We made it to the meeting on time, and brought Jack in with us to meet with the Shire team. Present members for Shire were CEO Flemming Ornskov and Head of Research and Development, Phil Vickers.
The Isaac Foundation began the meeting by thanking Shire for taking the time to meet with the Fowler family. We expressed that the purpose of the meeting from our point of view was to discover how we could work collaboratively with Shire Pharmaceuticals so that we can find the best treatment options for Jack Fowler and in a timely fashion. We expressed that if Shire was present to simply reiterate their position from December and deny Jack the treatment he needs, then the meeting would need to come to an abrupt end.

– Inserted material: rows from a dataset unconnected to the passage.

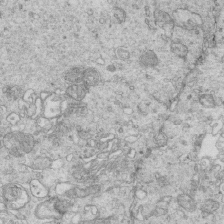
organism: Mouse
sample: Multiciliated cells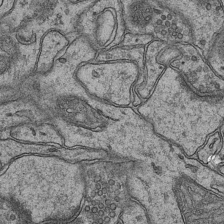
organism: Mouse
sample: CA1 Hippocampus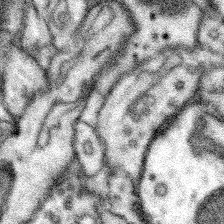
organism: Mouse
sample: Somatosensory cortex neuropil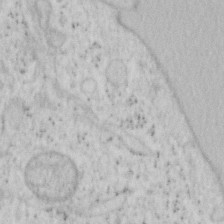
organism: Human
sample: HeLa cells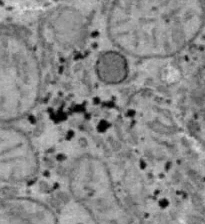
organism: Mouse
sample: Liver from an obese (ob/ob) mouse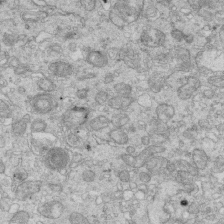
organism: Mouse
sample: Multiciliated cells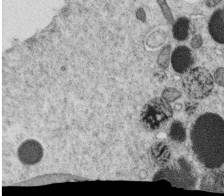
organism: C. elegans
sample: C. elegans oocyte; sperm cells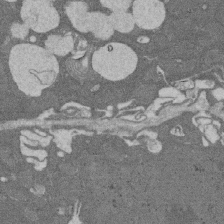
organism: Rat
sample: Salivary granule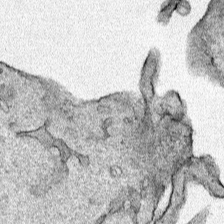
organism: Human
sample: Mitochondria in HCT116 cells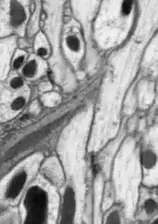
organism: Drosophila
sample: Optic lobe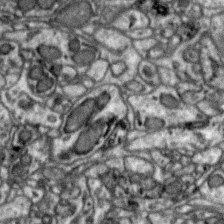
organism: Zebra finch
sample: Brain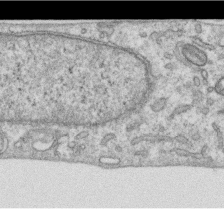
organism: Human
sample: Centriole in RPE cells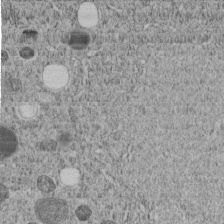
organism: C. elegans
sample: C. elegans embryo early stage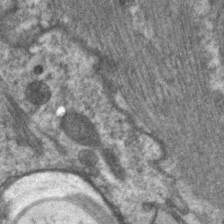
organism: C. elegans
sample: Pharynx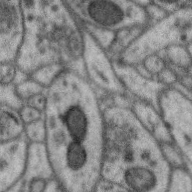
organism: Zebra finch
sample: Brain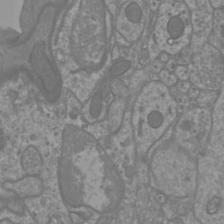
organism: Mouse
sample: Cortical neurons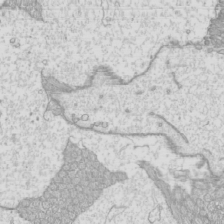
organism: Mouse
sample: Cilia; mouse epididymis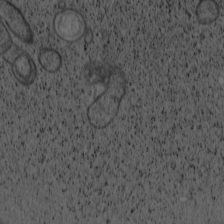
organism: African green monkey
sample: COS-7 cells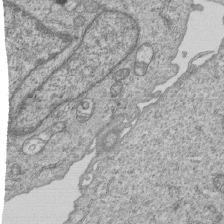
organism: Human
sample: MDA-MB-231 cells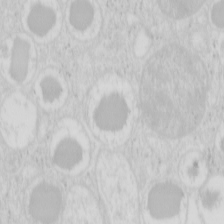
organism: Mouse
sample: Pancreas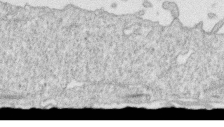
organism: Human
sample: HeLa cell HIV synapse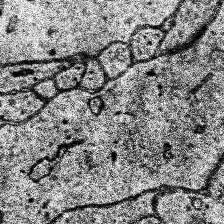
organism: Human
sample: Temporal Lobe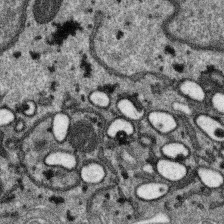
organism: Human
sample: Lung epithelial cells infected with SARS-CoV-2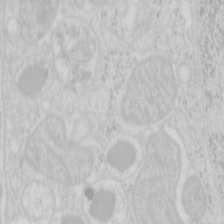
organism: Mouse
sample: Pancreas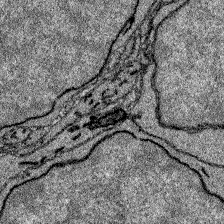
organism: Zebrafish
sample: Larval olfactory bulb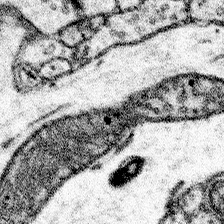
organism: Mouse
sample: Somatosensory cortex neuropil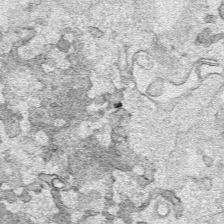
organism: Human
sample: Mitochondria in HCT116 cells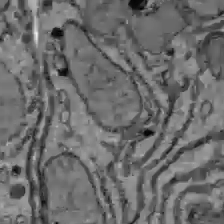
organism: C57BL Mouse
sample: Liver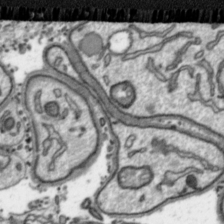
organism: Toxoplasma gondii
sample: Parasites in a vacuole inside a host cell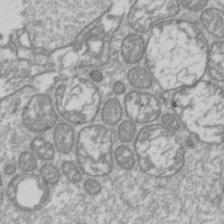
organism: Drosophila
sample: Cell division; meiosis; drosophila spermatocytes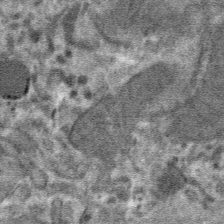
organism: Mouse
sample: Mouse hepatocytes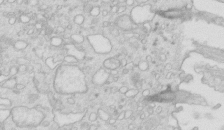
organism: Mouse
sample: Multiciliated cells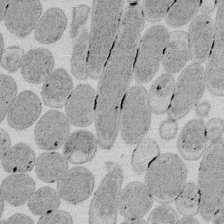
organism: E. coli
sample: Bacterial nucleoid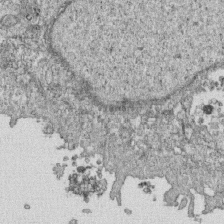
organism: Human
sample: HeLa cell HIV synapse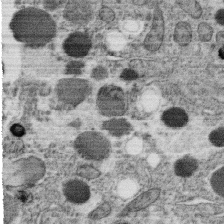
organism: C. elegans
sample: C. elegans oocyte; sperm cells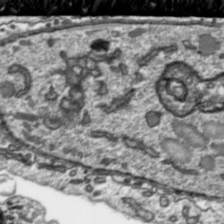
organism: Toxoplasma gondii
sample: Parasites in a vacuole inside a host cell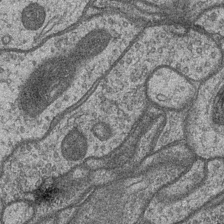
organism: Drosophila
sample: Optic medulla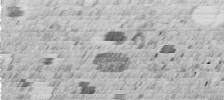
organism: C. elegans
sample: C. elegans embryo early stage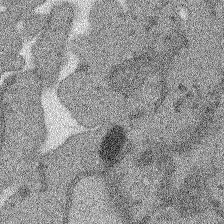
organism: Human
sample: HeLa cells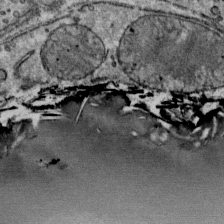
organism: Mouse
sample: Mouse Salivary gland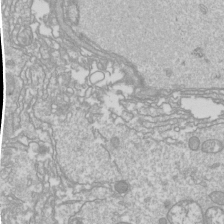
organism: Drosophila
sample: Cell division; meiosis; drosophila spermatocytes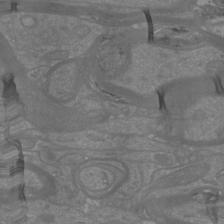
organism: Mouse
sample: Cortical neurons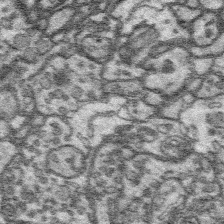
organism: Platynereis dumerilii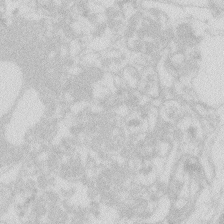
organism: Zebrafish
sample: Macrophage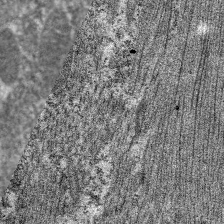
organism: C. elegans
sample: Pharynx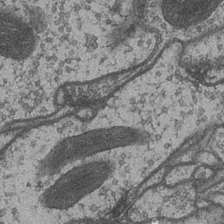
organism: Drosophila
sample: Optic medulla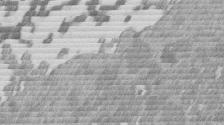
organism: Mouse
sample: Dividing mouse embryo 1 cell stage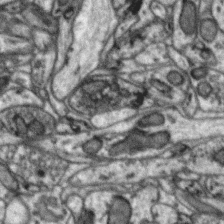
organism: Zebra finch
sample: Brain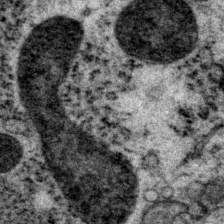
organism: P. pacificus
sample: Pharynx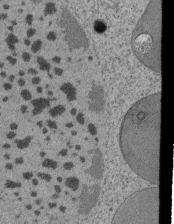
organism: Tetrahymena
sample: Cilia in tetrahymena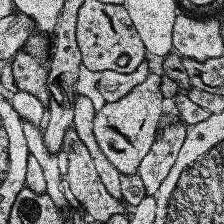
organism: Human
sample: Temporal Lobe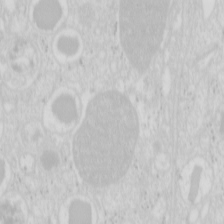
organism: Mouse
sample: Pancreas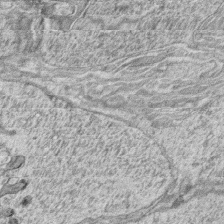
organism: Zebrafish
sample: synaptic ribbons in rod cells and cone cells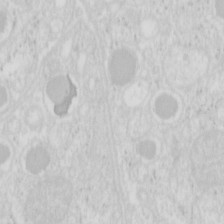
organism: Mouse
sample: Pancreas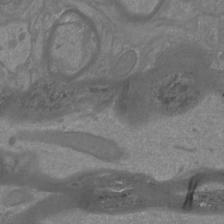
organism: Mouse
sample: Cortical neurons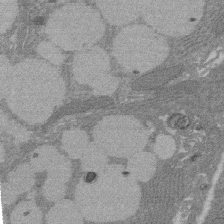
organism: Rat
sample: Salivary granule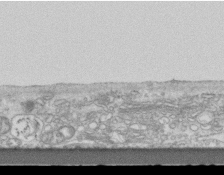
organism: Mouse
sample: Centriole in ependymal cells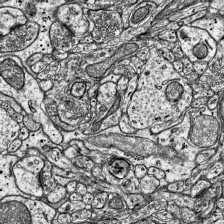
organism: Mouse
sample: Visual Cortex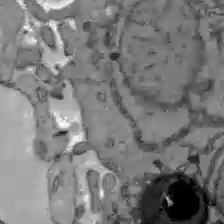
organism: C57BL Mouse
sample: Liver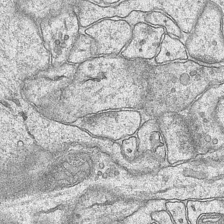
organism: Mouse
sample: CA1 Hippocampus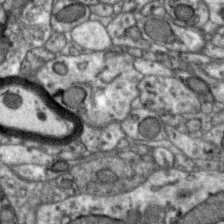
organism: Zebra finch
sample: Brain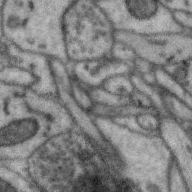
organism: Zebra finch
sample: Brain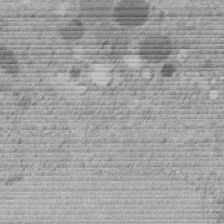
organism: C. elegans
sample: C. elegans embryo early stage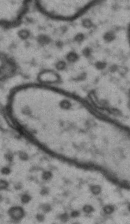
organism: Drosophila
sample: Brain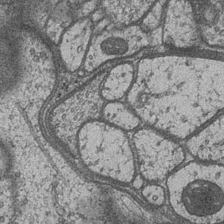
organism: Drosophila
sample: Optic medulla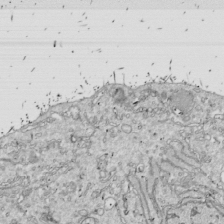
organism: Drosophila
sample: Cell division; meiosis; drosophila spermatocytes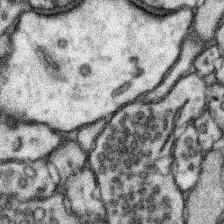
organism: Mouse
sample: Somatosensory cortex neuropil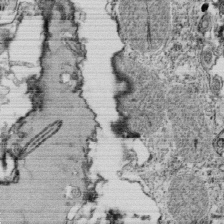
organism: Tetrahymena
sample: Cilia in tetrahymena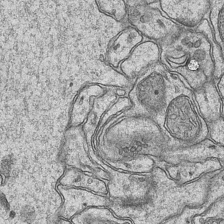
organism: Mouse
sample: CA1 Hippocampus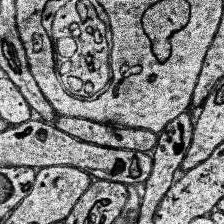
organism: Human
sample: Temporal Lobe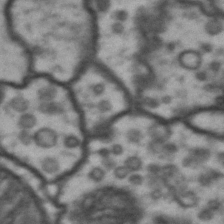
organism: Drosophila
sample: Brain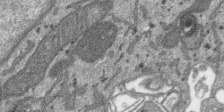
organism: Human
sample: Lung epithelial cells infected with SARS-CoV-2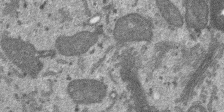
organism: Human
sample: Lung epithelial cells infected with SARS-CoV-2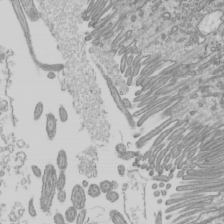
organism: Mouse
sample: Cilia; mouse epididymis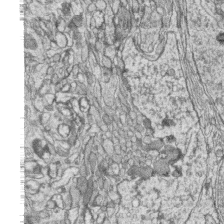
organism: Zebrafish
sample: synaptic ribbons in rod cells and cone cells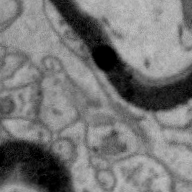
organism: Zebra finch
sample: Brain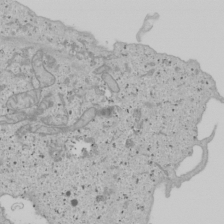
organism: Human
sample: Mitochondria in U2OS cells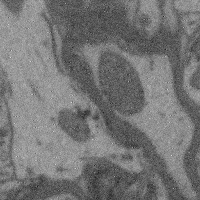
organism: Mouse
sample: Cerebral cortex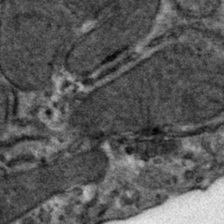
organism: Mouse
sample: Mouse hepatocytes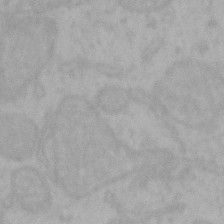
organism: Mouse
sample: Choroid plexus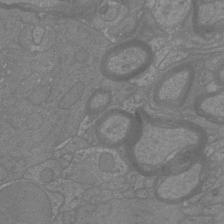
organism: Mouse
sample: Cortical neurons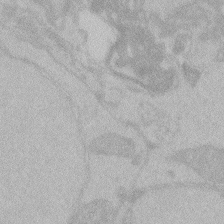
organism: Zebrafish
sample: Macrophage infected with Toxoplasma gondii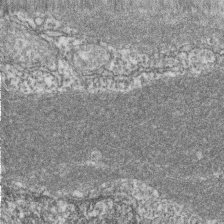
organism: Zebrafish
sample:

I made very clear to Mr. Ornskov one very simple fact – an immoral decision is still immoral, even if it’s delivered while looking us in the eye and said to our face.
Flemming looked at us and said “We are not changing our decision. I guess this meeting is over.” With that, the hopes of the Fowler family were dashed, and our hope to work together with Shire to save this little boy was ended. We left a large print out of the 32,000 signatures that were signed in the online petition, as well as letters of support from a high percentage of the families currently participating in the clinical trial of the drug that Jack desperately needs.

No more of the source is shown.